To this end, methods based on linear regression (LR) are proposed recently, which show promising results in FR [1]. The basic assumption behind the methods is that a probe can be linearly represented by training samples from the same class of the probe. The decision of classification is in favor of the prediction which has minimum match residual. There are two typical approaches to achieve sparse representation of a probe. First, the unsupervised sparse representation(USR) incorporates collaborative representation and sparse representation together into a single optimization and the sparsity of the solution is guaranteed automatically. Inspired by theory of compressed sensing, USR formulizes sparse representation as the following optimization problem:

$$ {\mathbf{x}}^{*} = \arg \hbox{min} \,g({\mathbf{e}}) + \lambda \left\| {\mathbf{x}} \right\|_{1} $$

(1)

where \( {\mathbf{e}} = {\mathbf{y}} - {\mathbf{Ax}} = [e_{1} ,e_{2} , \cdots ,e_{m} ] \) called the residual vector, and \( g( \cdot ) \) is an error function which uses the squared loss \( \left\| \cdot \right\|_{2} \), and \( \lambda \) is a small positive constant balancing between the loss function and the regularization term, which is called Lasso regression. The second approach is the SSR which uses collaborative representation itself to supervise the sparsity of representation vector with \( l_{2} \)-norm to regularize representation vector:

$$ {\mathbf{x}}^{*} = \arg \hbox{min} \left\| {\mathbf{e}} \right\|_{2} + \lambda \left\| {\mathbf{x}} \right\|_{ 2} $$

(2)

In this way, the solution can be computed with much lower time cost than \( l_{1} \)-norm based regression model, which uses a two-phase representation scheme to recognize a probe. A representative method of this kind is TPTSR [2].

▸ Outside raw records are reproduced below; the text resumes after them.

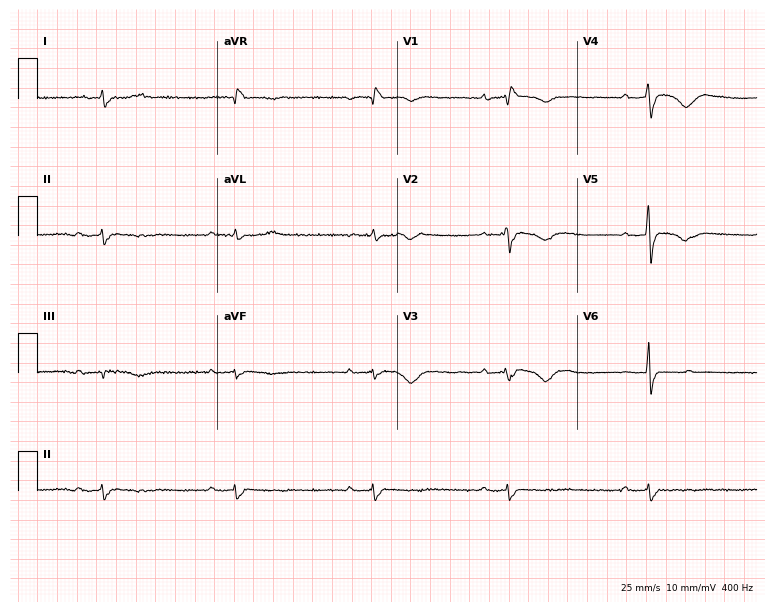
ECG (7.3-second recording at 400 Hz) — a woman, 42 years old. Findings include first-degree AV block, right bundle branch block, sinus bradycardia (a sinus rate of 50 beats per minute or less).
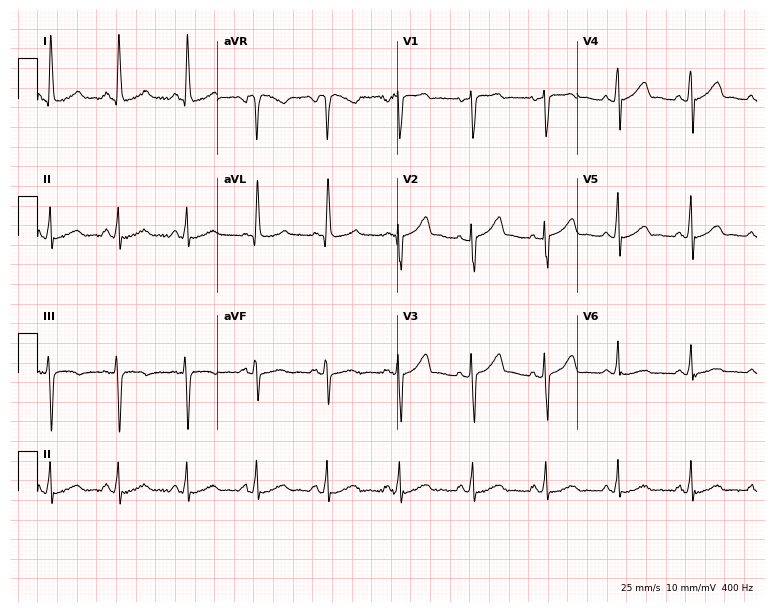
12-lead ECG from a 51-year-old woman (7.3-second recording at 400 Hz). No first-degree AV block, right bundle branch block, left bundle branch block, sinus bradycardia, atrial fibrillation or sinus tachycardia recorded for this tracing. Findings outside these six are not listed.
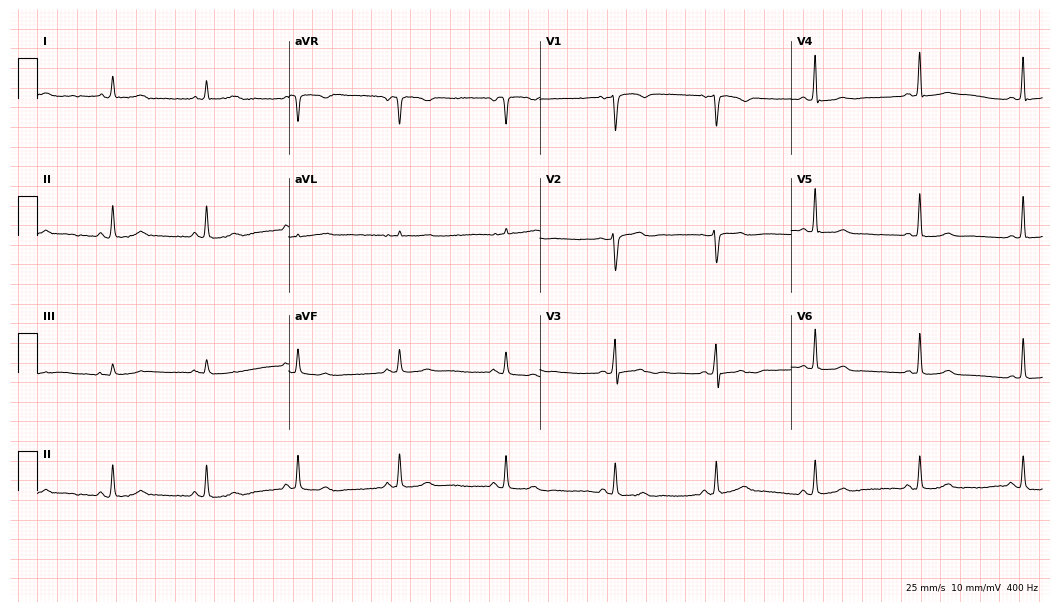
12-lead ECG (10.2-second recording at 400 Hz) from a 34-year-old woman. Screened for six findings — first-degree AV block, right bundle branch block, left bundle branch block, sinus bradycardia, atrial fibrillation, sinus tachycardia — none is recorded.
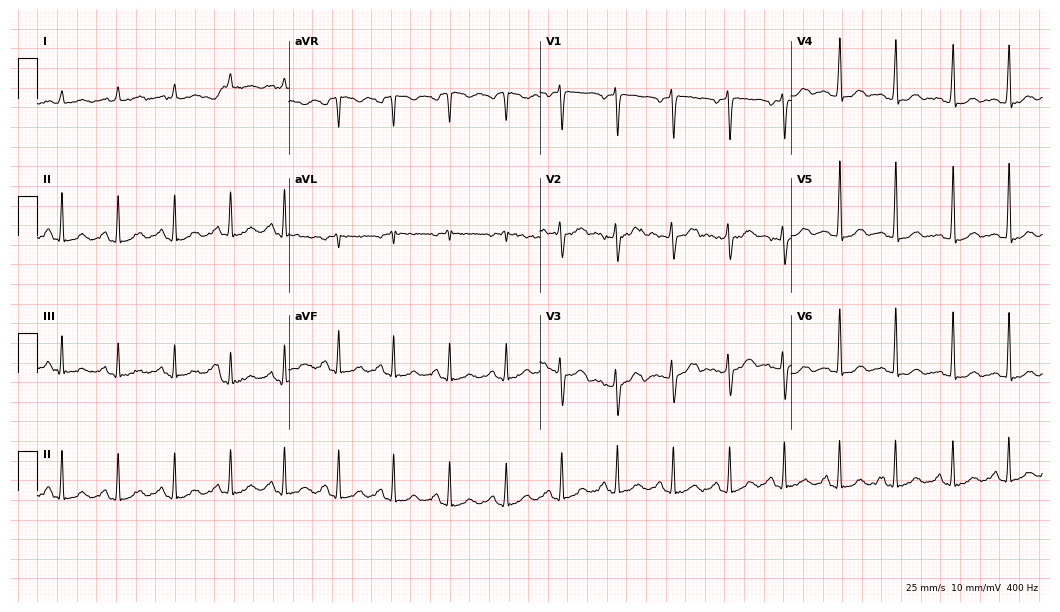
12-lead ECG from a 29-year-old female. Shows sinus tachycardia (a sinus rate of 100 beats per minute or more).
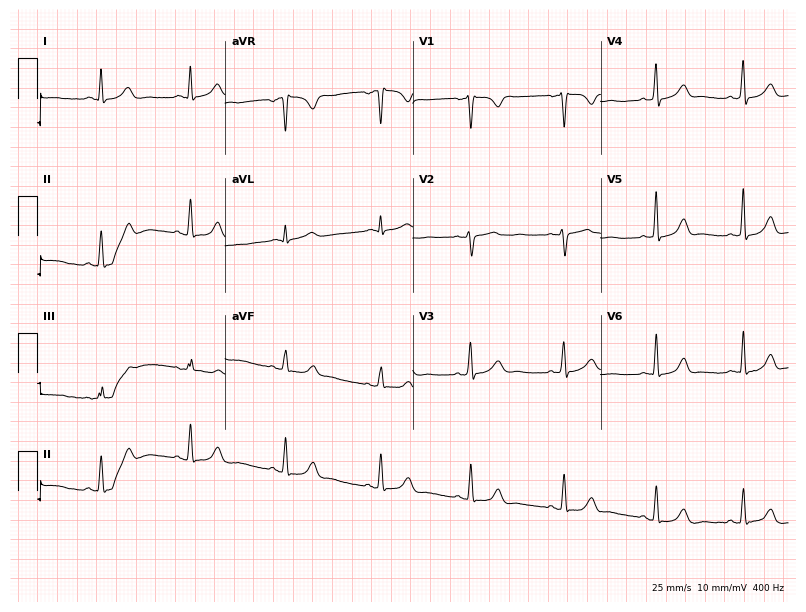
Electrocardiogram (7.7-second recording at 400 Hz), a female patient, 32 years old. Of the six screened findings (first-degree AV block, right bundle branch block (RBBB), left bundle branch block (LBBB), sinus bradycardia, atrial fibrillation (AF), sinus tachycardia), none is recorded.
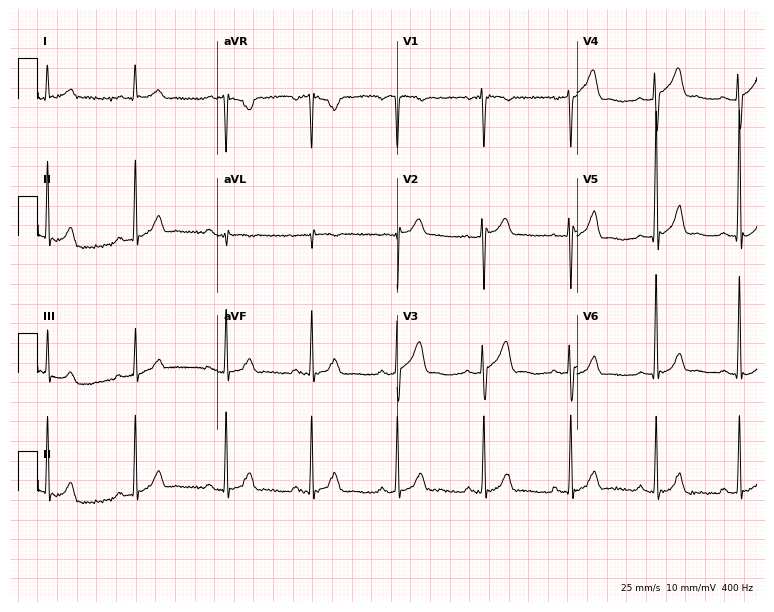
ECG — a 44-year-old male patient. Screened for six findings — first-degree AV block, right bundle branch block, left bundle branch block, sinus bradycardia, atrial fibrillation, sinus tachycardia — none is recorded.
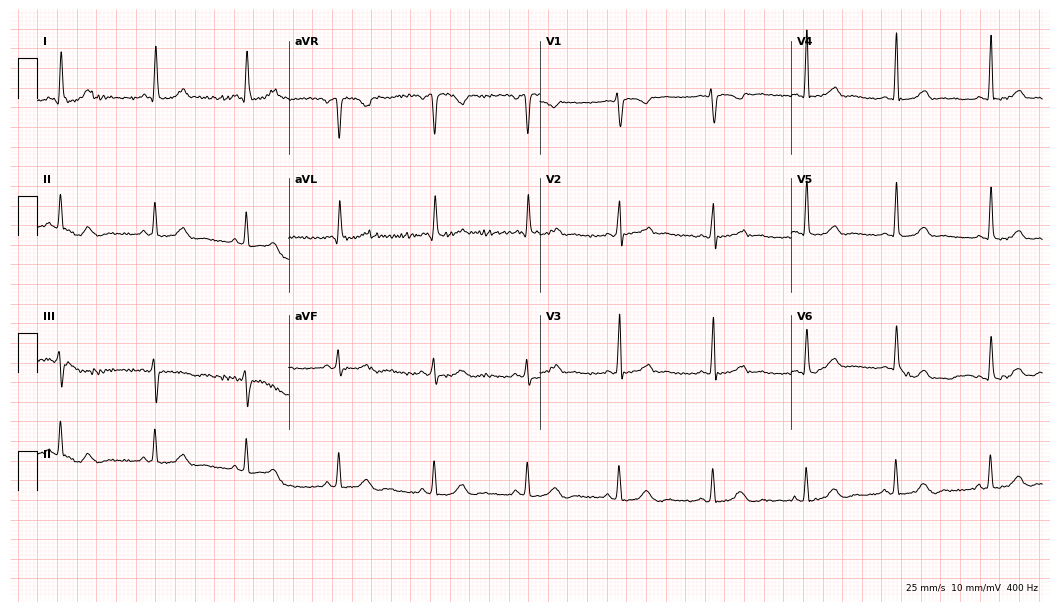
Standard 12-lead ECG recorded from a 55-year-old female patient (10.2-second recording at 400 Hz). None of these six findings is recorded: first-degree AV block, right bundle branch block (RBBB), left bundle branch block (LBBB), sinus bradycardia, atrial fibrillation (AF), sinus tachycardia.
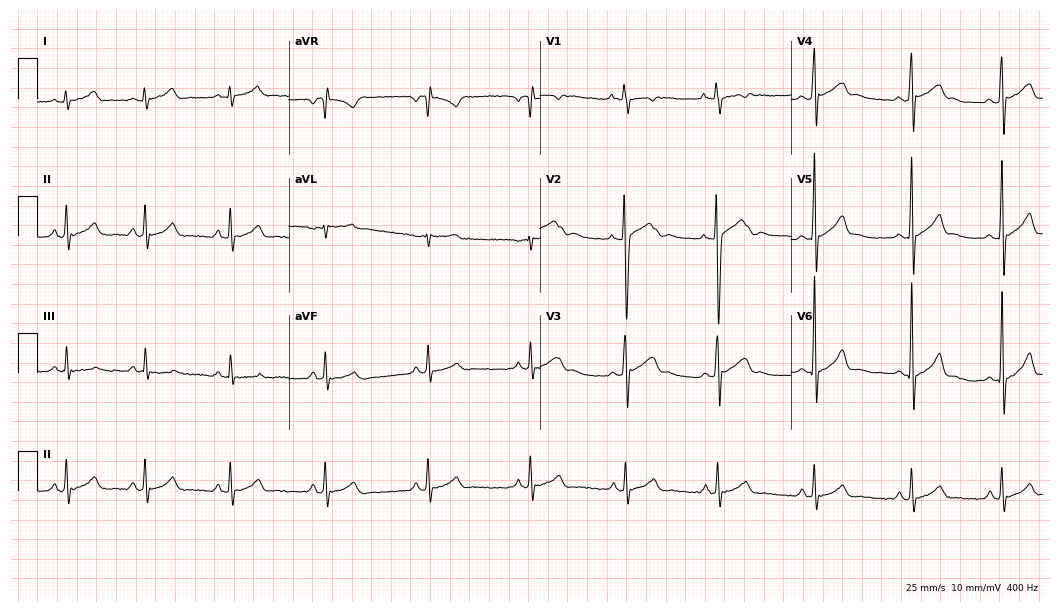
Electrocardiogram, a 17-year-old man. Overall reading on record: normal ECG.
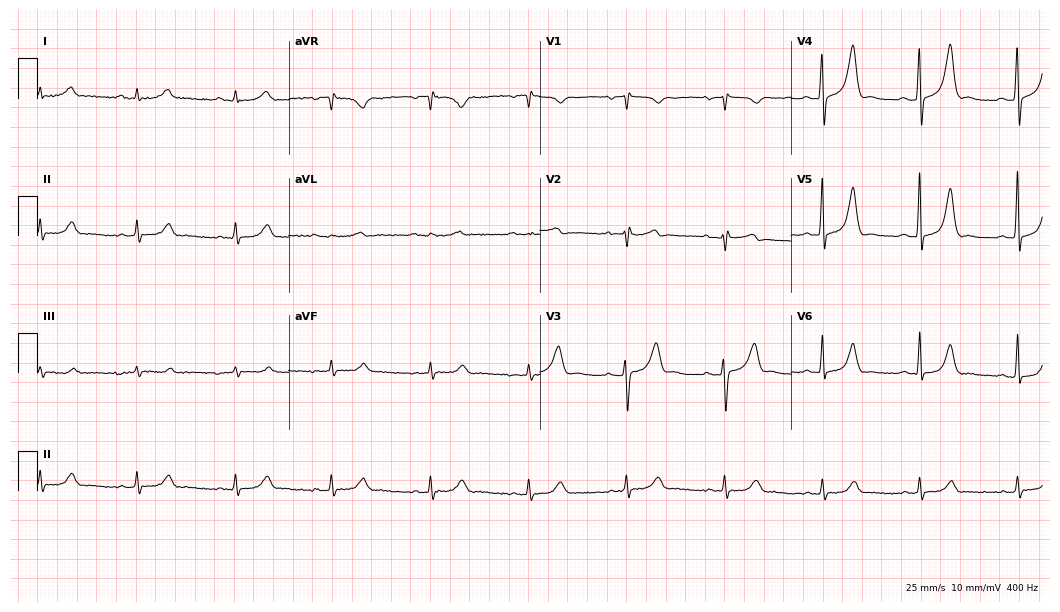
Resting 12-lead electrocardiogram. Patient: a 74-year-old man. None of these six findings is recorded: first-degree AV block, right bundle branch block, left bundle branch block, sinus bradycardia, atrial fibrillation, sinus tachycardia. Other findings, if any, are not listed.
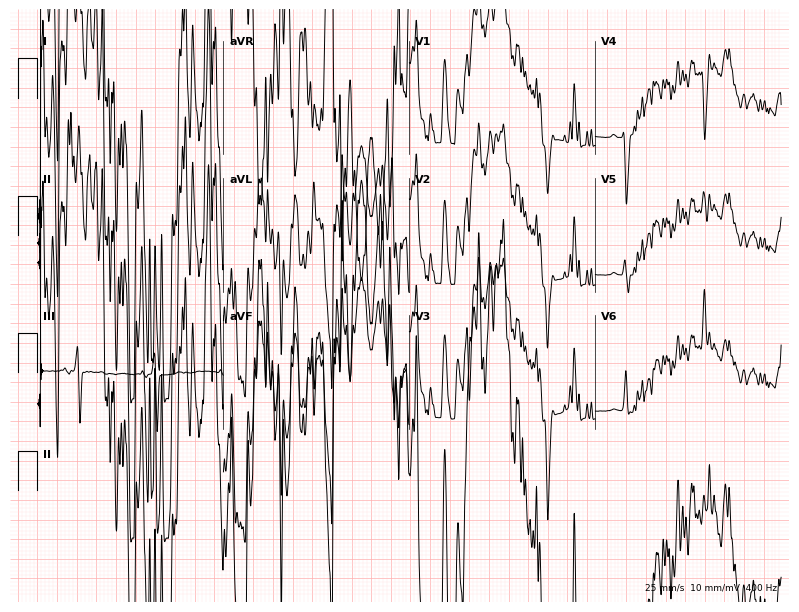
12-lead ECG from an 81-year-old female. Screened for six findings — first-degree AV block, right bundle branch block, left bundle branch block, sinus bradycardia, atrial fibrillation, sinus tachycardia — none is recorded.
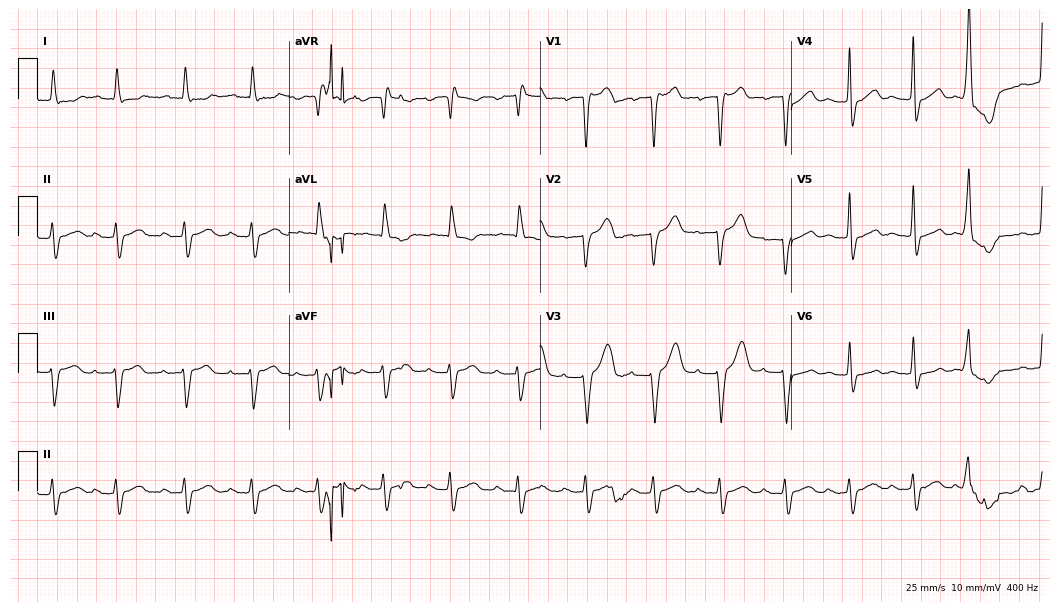
Electrocardiogram (10.2-second recording at 400 Hz), a man, 84 years old. Interpretation includes first-degree AV block.

In this paper, we propose a robust supervised sparse representation (RSSR) method for FR in which the Huber loss is used as fidelity term since it is superior to squared loss, when there are large outliers. To implement supervised sparse representation, the RSSR uses two-phase representation scheme. We solve the linear regression model of the RSSR by using the iteratively reweighted least squares minimization. The computational cost to recognize a probe is satisfactory.

In Sect. 2, we present the RSSR model and the classification algorithm. In Sect. 3, we validate and compare the RSSR with other related state-of-the-art methods on a public available face database.

2 Robust Coding Based Supervised Sparse Representation

2.1 Robust Regression Based on Huber Loss

In a practice, face recognition system has to deal with images contaminated with occlusion and corruption. Since a portion of pixels of the probe image is randomly distorted, the distribution of the residual \( {\mathbf{e}} \) becomes heavy tailed. Commonly used loss functions which are less sensitive to outliers involve the absolute value function. Here we choose Huber loss which is defined as:

$$ \text{g} (e) = \left\{ {\begin{array}{*{20}c} {\tfrac{1}{2}e^{2} } & {{\text{if}} \;|e| \le k} \\ {k|e| - \tfrac{1}{2}k^{2} } & { {\text{if}}\; |e| > k} \\ \end{array} } \right. $$

(3)

where \( k \) is a constant. As defined, Huber loss is a parabola in the vicinity of zero and increases linearly above a given level \( |e| > k \). Therefore, in the paper we develop a linear representation-based FR method using Huber loss as the representation residual measure function \( G({\mathbf{e}}) = \sum\nolimits_{\text{i}}^{{}} {\text{g} (e_{i} )} \) where \( e_{i} = y_{i} - d_{i} {\mathbf{x}} \), \( y_{i} \in {\mathbf{y}} \) and \( d_{i} \) is the \( i \) th row of matrix \( {\mathbf{A}} \). Here, we denote the first order derivative function of the Huber loss as \( {\psi (}p{) = }{{d\text{g} {(}p{)}} \mathord{\left/ {\vphantom {{d\text{g} {(}p{)}} {dp}}} \right. \kern-0pt} {dp}} \) called the influence function which describes the extent that how error affects the cost function. Next, we use the weight function \( \upomega(p) = {{{\psi (}p{)}} \mathord{\left/ {\vphantom {{{\psi (}p{)}} p}} \right. \kern-0pt} p} \) which assigns a specific weight to a certain pixel. The weight function of Huber loss is piecewise function that \( \upomega(e_{i} )\;{ = }\;1 \) when \( |e_{i} | \le k \) and \( \upomega(e_{i} ) = \) \( {1 \mathord{\left/ {\vphantom {1 {|e_{i} |}}} \right. \kern-0pt} {|e_{i} |}} \) when \( |e_{i} |\; > \;k \). It is easy to see that if a pixel has a bigger value of residual (i.e. \( |e_{i} |\; > \;k \)) it will be assigned with a smaller weight (i.e. \( { 1\mathord{\left/ {\vphantom { 1{|e_{i} |}}} \right. \kern-0pt} {|e_{i} |}} \)).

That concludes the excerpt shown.